Record set section start
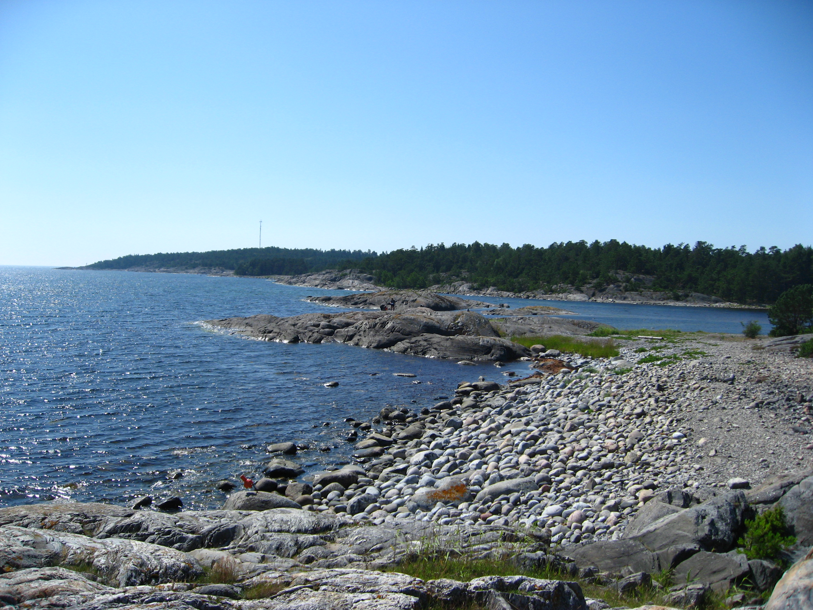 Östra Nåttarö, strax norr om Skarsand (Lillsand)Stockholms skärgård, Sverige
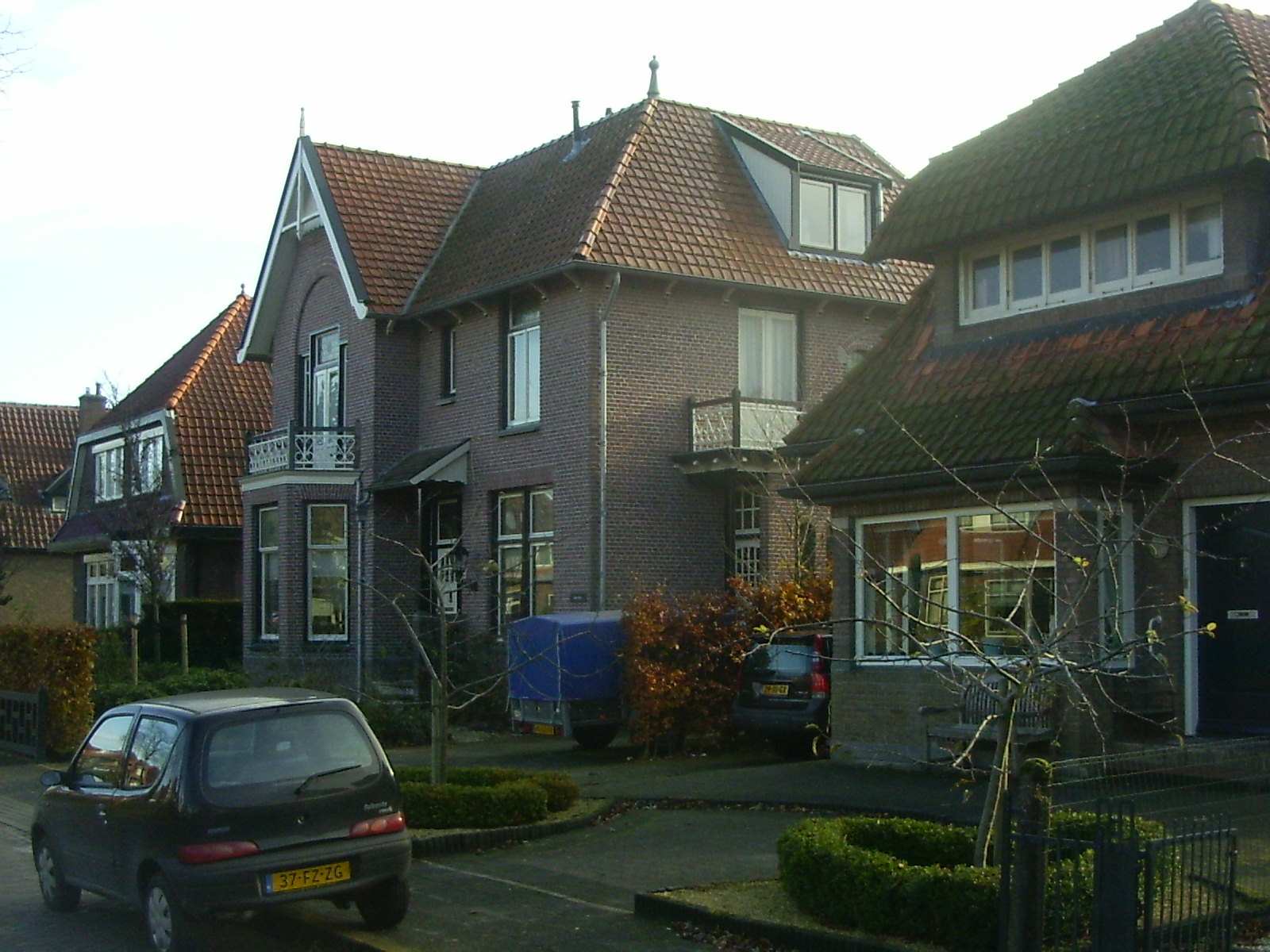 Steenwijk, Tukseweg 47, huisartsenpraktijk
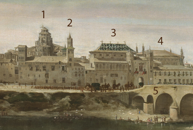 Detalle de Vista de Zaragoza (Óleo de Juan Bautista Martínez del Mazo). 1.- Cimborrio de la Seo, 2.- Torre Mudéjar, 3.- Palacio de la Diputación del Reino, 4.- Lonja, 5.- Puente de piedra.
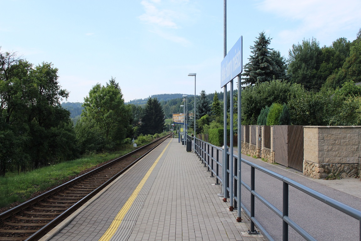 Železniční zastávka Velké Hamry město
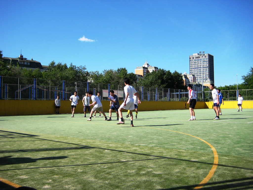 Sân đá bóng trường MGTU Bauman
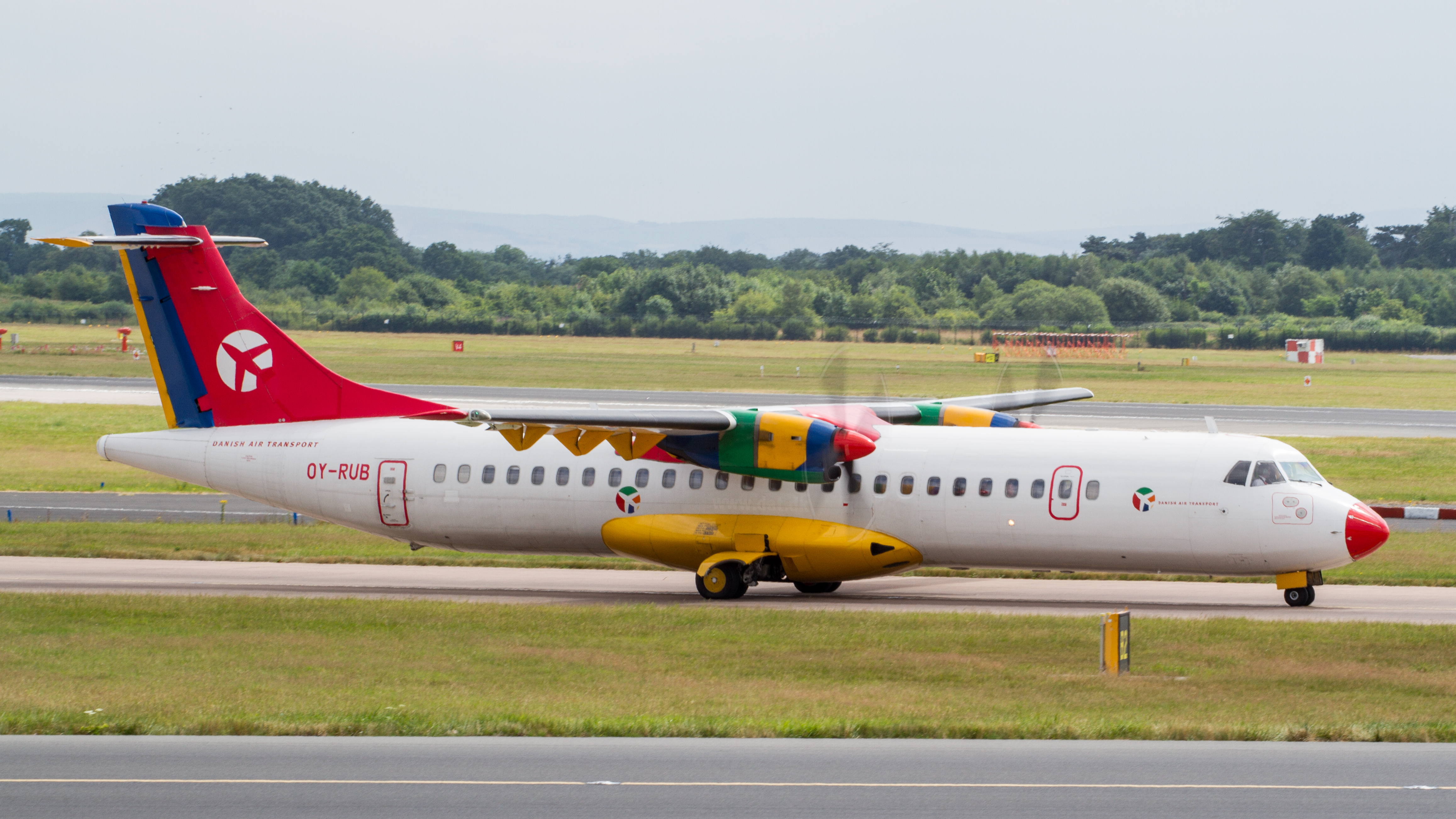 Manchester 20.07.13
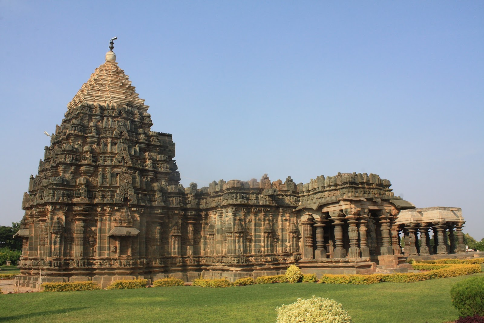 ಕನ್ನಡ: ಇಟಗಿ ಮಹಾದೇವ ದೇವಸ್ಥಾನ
Record set section end
=== What you should do ===
Print all records word for word, no images.

=== Exercise output ===
 Östra Nåttarö, strax norr om Skarsand (Lillsand)Stockholms skärgård, Sverige
 Steenwijk, Tukseweg 47, huisartsenpraktijk
 Detalle de Vista de Zaragoza (Óleo de Juan Bautista Martínez del Mazo). 1.- Cimborrio de la Seo, 2.- Torre Mudéjar, 3.- Palacio de la Diputación del Reino, 4.- Lonja, 5.- Puente de piedra.
 Železniční zastávka Velké Hamry město
 Sân đá bóng trường MGTU Bauman
 Manchester 20.07.13
 ಕನ್ನಡ: ಇಟಗಿ ಮಹಾದೇವ ದೇವಸ್ಥಾನ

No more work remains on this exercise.